Only one stretch of the records below should be repeated. It starts with the line containing "Radevormwald" and goes on through the line containing "VW Scirocco R", exactly as written.

::::::::::

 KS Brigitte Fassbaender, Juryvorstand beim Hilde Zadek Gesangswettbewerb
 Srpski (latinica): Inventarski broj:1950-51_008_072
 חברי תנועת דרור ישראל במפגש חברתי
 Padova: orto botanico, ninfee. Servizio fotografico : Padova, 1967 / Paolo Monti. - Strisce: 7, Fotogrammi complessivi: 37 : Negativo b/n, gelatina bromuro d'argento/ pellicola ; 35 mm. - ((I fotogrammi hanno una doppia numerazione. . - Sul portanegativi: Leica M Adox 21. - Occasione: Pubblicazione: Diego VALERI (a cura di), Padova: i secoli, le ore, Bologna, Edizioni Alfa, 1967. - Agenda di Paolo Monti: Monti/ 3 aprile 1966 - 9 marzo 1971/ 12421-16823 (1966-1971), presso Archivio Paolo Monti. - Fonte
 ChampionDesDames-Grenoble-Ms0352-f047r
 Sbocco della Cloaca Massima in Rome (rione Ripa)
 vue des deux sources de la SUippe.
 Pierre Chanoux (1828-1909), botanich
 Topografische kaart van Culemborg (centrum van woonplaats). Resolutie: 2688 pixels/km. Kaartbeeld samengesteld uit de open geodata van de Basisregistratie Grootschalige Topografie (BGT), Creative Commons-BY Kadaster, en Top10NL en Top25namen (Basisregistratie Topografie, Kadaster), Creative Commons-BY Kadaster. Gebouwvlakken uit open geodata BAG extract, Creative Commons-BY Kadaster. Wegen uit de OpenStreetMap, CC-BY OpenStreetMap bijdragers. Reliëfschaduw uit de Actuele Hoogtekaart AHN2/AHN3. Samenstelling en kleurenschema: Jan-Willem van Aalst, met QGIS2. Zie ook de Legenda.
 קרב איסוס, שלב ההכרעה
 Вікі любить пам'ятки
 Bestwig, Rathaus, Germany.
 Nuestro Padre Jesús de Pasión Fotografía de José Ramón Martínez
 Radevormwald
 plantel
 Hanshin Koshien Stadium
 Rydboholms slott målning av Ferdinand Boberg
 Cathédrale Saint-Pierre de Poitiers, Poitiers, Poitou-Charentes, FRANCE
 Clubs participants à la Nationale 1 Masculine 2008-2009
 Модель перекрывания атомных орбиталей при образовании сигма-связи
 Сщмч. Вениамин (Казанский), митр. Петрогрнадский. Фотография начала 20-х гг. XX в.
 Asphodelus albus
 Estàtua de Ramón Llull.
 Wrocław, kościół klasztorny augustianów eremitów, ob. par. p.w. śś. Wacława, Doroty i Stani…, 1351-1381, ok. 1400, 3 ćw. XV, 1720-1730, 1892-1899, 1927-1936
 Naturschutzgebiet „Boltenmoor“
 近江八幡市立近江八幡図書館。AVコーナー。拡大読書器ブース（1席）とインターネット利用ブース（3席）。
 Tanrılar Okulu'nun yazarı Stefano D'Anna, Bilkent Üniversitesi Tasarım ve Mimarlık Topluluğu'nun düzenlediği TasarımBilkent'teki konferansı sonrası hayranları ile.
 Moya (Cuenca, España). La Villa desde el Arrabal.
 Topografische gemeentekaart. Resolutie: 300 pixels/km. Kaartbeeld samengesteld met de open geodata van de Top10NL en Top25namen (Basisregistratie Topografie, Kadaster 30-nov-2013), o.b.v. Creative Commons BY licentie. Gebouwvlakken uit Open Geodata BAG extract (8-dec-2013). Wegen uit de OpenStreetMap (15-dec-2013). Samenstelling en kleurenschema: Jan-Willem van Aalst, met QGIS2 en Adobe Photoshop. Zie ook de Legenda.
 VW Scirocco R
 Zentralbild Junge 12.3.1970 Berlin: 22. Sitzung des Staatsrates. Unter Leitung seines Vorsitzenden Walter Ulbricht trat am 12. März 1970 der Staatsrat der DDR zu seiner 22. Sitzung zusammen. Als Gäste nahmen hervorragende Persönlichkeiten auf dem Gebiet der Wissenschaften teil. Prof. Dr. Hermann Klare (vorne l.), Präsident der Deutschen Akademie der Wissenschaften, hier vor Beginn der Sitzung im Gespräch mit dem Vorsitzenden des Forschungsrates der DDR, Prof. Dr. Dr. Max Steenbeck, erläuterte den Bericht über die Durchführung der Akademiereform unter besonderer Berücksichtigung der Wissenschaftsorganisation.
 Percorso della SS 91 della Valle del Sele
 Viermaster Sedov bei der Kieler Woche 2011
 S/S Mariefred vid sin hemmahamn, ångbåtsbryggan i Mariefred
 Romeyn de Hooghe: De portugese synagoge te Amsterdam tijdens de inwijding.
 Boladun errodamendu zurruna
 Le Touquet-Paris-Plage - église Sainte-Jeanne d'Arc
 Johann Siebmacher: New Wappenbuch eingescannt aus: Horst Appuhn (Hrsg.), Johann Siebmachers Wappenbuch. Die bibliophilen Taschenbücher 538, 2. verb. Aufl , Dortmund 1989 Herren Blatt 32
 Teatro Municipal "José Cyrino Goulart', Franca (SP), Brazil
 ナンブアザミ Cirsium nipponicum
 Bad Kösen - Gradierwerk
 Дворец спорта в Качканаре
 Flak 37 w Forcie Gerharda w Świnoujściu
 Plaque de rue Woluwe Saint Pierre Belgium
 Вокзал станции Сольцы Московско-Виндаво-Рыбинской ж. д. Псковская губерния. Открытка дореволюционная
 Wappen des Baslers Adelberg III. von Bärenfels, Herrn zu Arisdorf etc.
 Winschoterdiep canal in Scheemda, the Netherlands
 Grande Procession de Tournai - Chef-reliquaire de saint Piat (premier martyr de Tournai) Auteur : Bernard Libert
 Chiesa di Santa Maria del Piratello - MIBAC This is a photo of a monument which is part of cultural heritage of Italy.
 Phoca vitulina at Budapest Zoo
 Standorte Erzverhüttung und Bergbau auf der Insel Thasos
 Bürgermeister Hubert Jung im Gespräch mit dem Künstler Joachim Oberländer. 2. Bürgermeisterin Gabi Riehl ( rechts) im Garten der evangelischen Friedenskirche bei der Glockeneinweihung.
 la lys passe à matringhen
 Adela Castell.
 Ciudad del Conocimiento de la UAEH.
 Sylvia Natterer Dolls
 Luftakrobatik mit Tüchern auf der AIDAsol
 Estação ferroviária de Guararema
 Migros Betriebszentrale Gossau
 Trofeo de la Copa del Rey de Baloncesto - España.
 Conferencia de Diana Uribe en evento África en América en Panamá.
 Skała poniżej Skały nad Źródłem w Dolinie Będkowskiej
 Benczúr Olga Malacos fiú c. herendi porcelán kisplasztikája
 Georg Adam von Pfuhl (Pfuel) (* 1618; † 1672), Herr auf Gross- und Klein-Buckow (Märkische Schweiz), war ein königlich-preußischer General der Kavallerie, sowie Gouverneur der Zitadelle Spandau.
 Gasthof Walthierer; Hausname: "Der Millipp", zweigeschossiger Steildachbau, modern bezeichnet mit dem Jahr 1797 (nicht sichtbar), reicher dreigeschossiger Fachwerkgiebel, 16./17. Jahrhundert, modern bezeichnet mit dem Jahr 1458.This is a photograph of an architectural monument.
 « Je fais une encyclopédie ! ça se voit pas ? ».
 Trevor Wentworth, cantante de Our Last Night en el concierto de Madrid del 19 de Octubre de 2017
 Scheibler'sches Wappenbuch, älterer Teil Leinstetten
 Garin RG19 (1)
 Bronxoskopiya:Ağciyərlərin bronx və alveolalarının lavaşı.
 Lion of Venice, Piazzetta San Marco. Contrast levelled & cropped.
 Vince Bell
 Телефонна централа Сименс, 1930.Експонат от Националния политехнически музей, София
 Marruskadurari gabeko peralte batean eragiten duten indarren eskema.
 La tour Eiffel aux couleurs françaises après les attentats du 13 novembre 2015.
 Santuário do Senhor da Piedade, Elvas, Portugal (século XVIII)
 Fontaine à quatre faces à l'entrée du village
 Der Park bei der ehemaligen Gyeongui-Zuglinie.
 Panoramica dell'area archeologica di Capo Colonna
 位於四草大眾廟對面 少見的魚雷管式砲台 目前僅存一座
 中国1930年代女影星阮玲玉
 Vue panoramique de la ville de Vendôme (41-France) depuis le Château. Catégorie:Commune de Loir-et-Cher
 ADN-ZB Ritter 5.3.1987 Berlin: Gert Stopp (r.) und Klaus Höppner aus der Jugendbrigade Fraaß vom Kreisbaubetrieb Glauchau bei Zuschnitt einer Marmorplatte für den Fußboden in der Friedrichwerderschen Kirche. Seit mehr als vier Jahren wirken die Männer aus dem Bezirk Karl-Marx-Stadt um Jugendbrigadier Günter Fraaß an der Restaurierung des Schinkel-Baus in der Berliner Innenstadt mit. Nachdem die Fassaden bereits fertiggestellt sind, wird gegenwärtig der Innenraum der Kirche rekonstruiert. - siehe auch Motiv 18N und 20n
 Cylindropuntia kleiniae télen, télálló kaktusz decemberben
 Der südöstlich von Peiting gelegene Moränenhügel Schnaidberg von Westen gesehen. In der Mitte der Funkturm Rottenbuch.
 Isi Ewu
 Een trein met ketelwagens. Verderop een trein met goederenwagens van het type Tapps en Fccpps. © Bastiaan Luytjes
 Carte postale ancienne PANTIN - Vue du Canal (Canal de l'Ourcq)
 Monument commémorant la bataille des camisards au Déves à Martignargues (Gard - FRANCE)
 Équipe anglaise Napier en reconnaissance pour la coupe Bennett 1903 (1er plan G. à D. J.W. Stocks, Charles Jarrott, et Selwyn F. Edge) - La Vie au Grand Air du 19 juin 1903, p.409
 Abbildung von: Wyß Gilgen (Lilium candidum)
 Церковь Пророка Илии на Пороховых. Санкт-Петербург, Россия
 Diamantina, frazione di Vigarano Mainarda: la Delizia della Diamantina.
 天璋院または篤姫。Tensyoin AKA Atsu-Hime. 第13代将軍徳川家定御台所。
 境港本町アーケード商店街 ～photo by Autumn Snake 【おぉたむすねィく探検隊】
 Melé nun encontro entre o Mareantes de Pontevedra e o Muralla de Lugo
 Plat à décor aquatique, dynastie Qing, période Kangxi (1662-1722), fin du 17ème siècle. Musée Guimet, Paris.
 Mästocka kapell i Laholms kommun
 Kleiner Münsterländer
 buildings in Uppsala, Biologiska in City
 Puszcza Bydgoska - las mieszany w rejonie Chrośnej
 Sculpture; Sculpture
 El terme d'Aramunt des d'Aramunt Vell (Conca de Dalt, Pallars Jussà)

::::::::::

__Finished task__
 Radevormwald
 plantel
 Hanshin Koshien Stadium
 Rydboholms slott målning av Ferdinand Boberg
 Cathédrale Saint-Pierre de Poitiers, Poitiers, Poitou-Charentes, FRANCE
 Clubs participants à la Nationale 1 Masculine 2008-2009
 Модель перекрывания атомных орбиталей при образовании сигма-связи
 Сщмч. Вениамин (Казанский), митр. Петрогрнадский. Фотография начала 20-х гг. XX в.
 Asphodelus albus
 Estàtua de Ramón Llull.
 Wrocław, kościół klasztorny augustianów eremitów, ob. par. p.w. śś. Wacława, Doroty i Stani…, 1351-1381, ok. 1400, 3 ćw. XV, 1720-1730, 1892-1899, 1927-1936
 Naturschutzgebiet „Boltenmoor“
 近江八幡市立近江八幡図書館。AVコーナー。拡大読書器ブース（1席）とインターネット利用ブース（3席）。
 Tanrılar Okulu'nun yazarı Stefano D'Anna, Bilkent Üniversitesi Tasarım ve Mimarlık Topluluğu'nun düzenlediği TasarımBilkent'teki konferansı sonrası hayranları ile.
 Moya (Cuenca, España). La Villa desde el Arrabal.
 Topografische gemeentekaart. Resolutie: 300 pixels/km. Kaartbeeld samengesteld met de open geodata van de Top10NL en Top25namen (Basisregistratie Topografie, Kadaster 30-nov-2013), o.b.v. Creative Commons BY licentie. Gebouwvlakken uit Open Geodata BAG extract (8-dec-2013). Wegen uit de OpenStreetMap (15-dec-2013). Samenstelling en kleurenschema: Jan-Willem van Aalst, met QGIS2 en Adobe Photoshop. Zie ook de Legenda.
 VW Scirocco R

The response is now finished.